For years, the one I considered as my "second dad" had moved things to me. As far back as my memory goes, it is present in my memories. He knows me since I was born. It was only at the age of 12 that I realized that this man was "trying to hurt me". I could have understood it well before, but I think I was used to his actions that started when I was very young. But that day he wanted us to play "like when I was little" and I found myself on the ground. I do not have the courage to give details, but I came out "unscathed". He did not rape me.
Later, I forced myself to remember every day that I had spent with him, and the truth struck me: his gestures, the "cuddles", nothing was really healthy. But at the time, I did not know it, and I do not remember seeing it without it. Yet I grew up with him, I was at home from the age of one. I'm afraid I do not know everything, I do not remember everything, it was so "natural". I talked to my grandmother, and she said, "I know." She knew, but she did not do anything to protect me. She even asked me not to say anything. When I spoke to my mother, I think she did not believe me. My father did not know until four years later. I had to force my mother to talk to me about it so that she would say "I believe you".
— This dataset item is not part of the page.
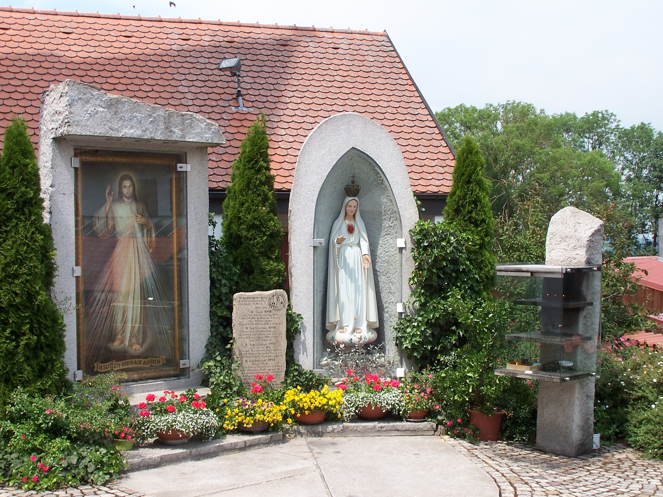 Laberweinting, Haader 20. Katholische Filialkirche St. Pauli Bekehrung. Gleichzeitig ist sie Wallfahrtskirche "Zu unserer lieben Frau von Haader". Hier der sogenannte "Heilige Platz" nördlich der Kirche.

Today, I do not know how to locate myself. Am I a victim? Victim of what? Was it my fault, did he love me? All I know is that it was wrong. I might have been able to overcome that, but someone would have to protect me, someone would believe me and listen to me, take my hand when I was 12 years old. When I was 18, my mother told me that if I wanted to make a complaint, it was my problem, that I was quite tall. But I think it's too late. I never saw him again, he tried to write to me, but I never answered him. I am scared. Today he has two children, and I blame myself because I do not know what he's going to do to them. And finally, it will be my fault if he does something to them, because I would not have spoken.